English writer and human rights activist

David Joseph Henry is a writer, human rights activist and former parliamentary candidate from Manchester, England.
He is a former pupil of Oakwood High School in Chorlton.

In 1999 he co-founded the Queer Youth Network. In the same year, he represented the United Kingdom at the 10th commemorative meeting of the UNCRC in Geneva, as a member of the youth-led children's rights organisation Article 12.

He writes a regular column in London's QX magazine , and has been a contributor to the Pink Paper and OutNorthWest. David has been outspoken in the media and petitioned the government on the issue of civil partnerships and has argued that they "create a two-tier system of inequality".

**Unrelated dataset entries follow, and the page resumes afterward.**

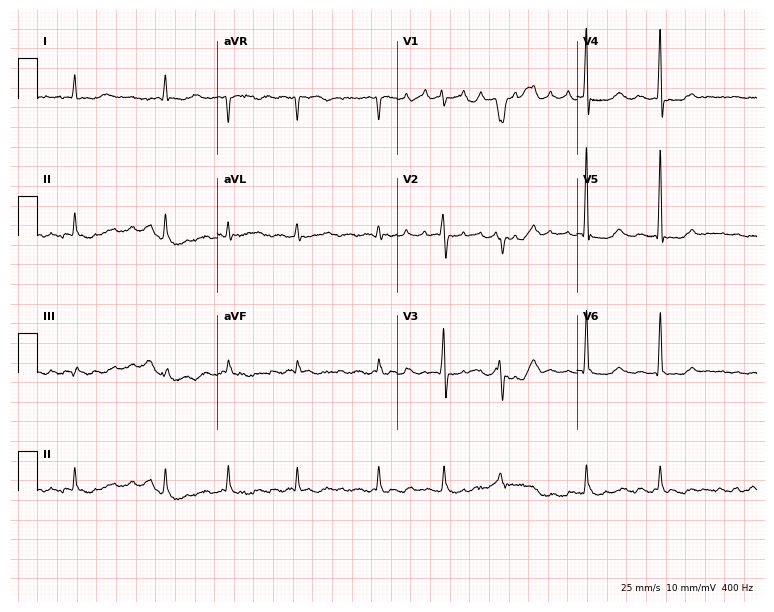
Electrocardiogram (7.3-second recording at 400 Hz), a female patient, 66 years old. Interpretation includes atrial fibrillation.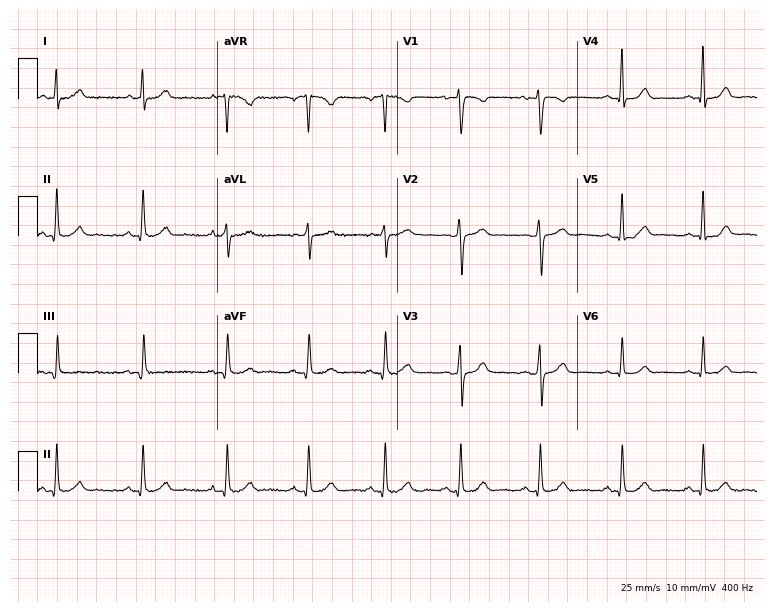
ECG (7.3-second recording at 400 Hz) — a female patient, 30 years old. Screened for six findings — first-degree AV block, right bundle branch block, left bundle branch block, sinus bradycardia, atrial fibrillation, sinus tachycardia — none is recorded. Only these six findings were labelled.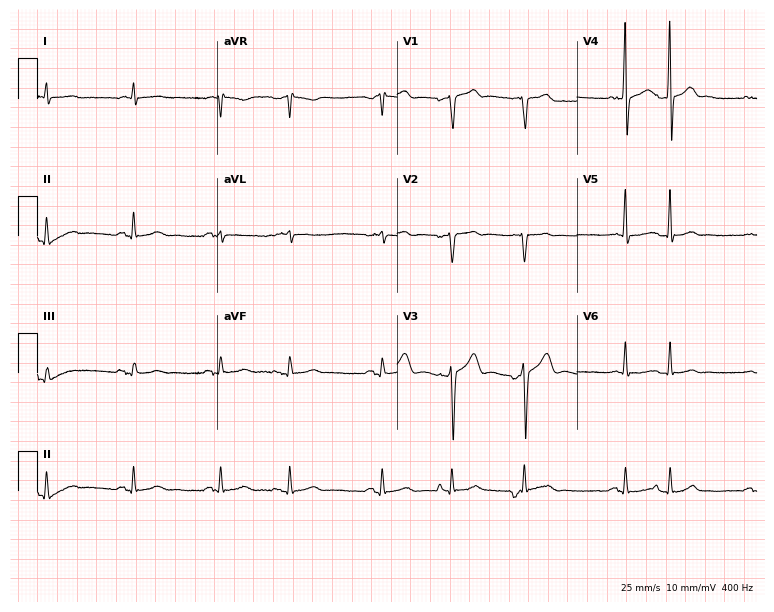
Resting 12-lead electrocardiogram (7.3-second recording at 400 Hz). Patient: a man, 77 years old. None of these six findings is recorded: first-degree AV block, right bundle branch block, left bundle branch block, sinus bradycardia, atrial fibrillation, sinus tachycardia. Only these six findings were labelled.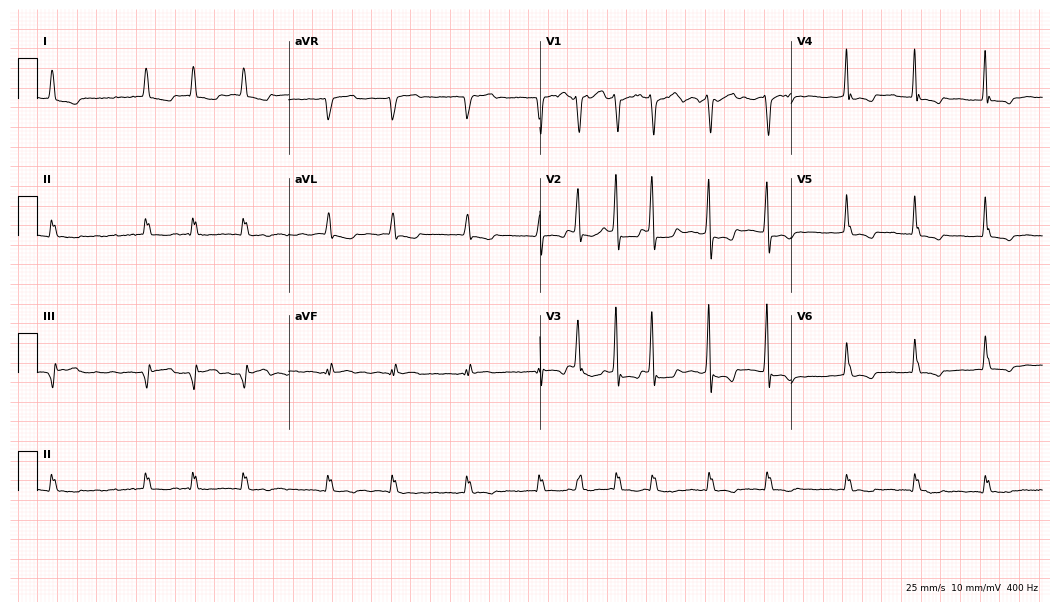
Standard 12-lead ECG recorded from a woman, 77 years old. The tracing shows atrial fibrillation (AF).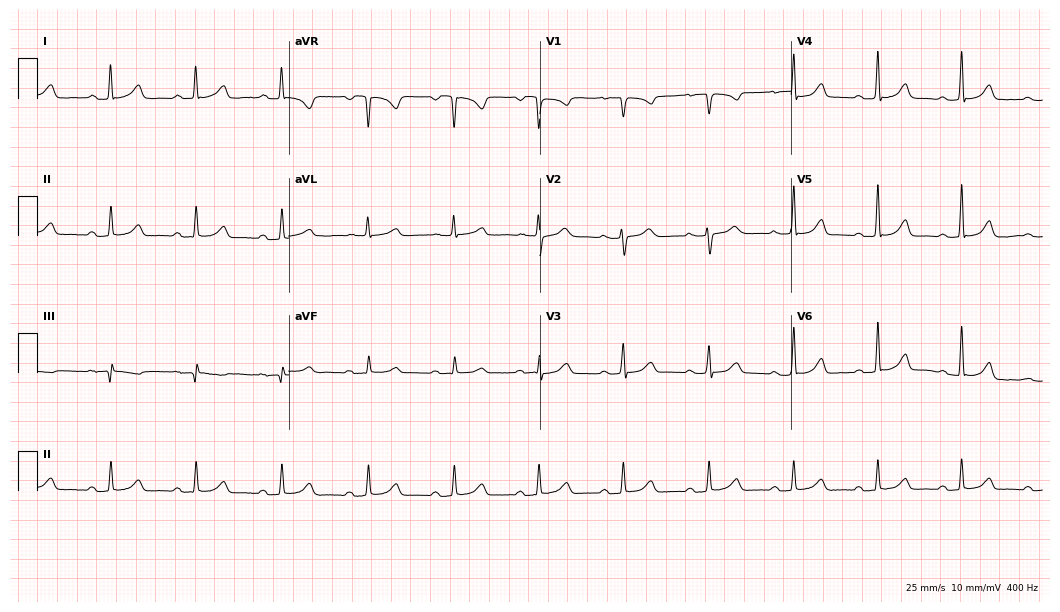
Standard 12-lead ECG recorded from a 61-year-old female patient. Read as a normal ECG.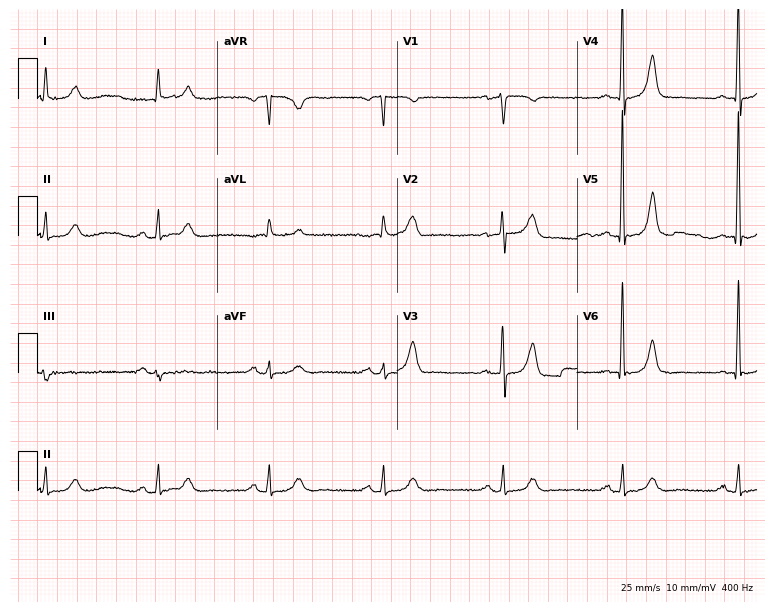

In June 2009 he attempted to perform a citizen's arrest on Salford MP Hazel Blears at a constituency party meeting in Swinton.

He was selected to contest the Salford and Eccles seat at the 2010 general election, beating presumptive nominee Merseyside TUC leader Alec McFadden by a majority vote after responding to Martin Bell's call for a "community champion" during a public meeting in Eccles. He stood for the Trade Unionist and Socialist Coalition (TUSC) and received 730 votes (1.8% share of the total votes) and Hazel Blears received 16,655 (40.1% of the overall share of the vote). Despite the distribution of votes, David's campaign generated notable media interest.

Comedian Mark Steel co-hosted a fundraising gig at the Dancehouse Theatre in support of Henry's election campaign. He was shadowed by a film crew and was the focus of the 30-minute documentary film The Candidate which premièred on Channel M. Described as an "intimate and amusing portrait". It has since been shown at a number of film festivals and has received acclaim after being nominated for the Royal Television Society Awards, Exposures 2001 and the Salford International Film Festival.

In 2022 he was announced as a Green Party candidate for the Salford and Eccles constituency at the 2024 general election.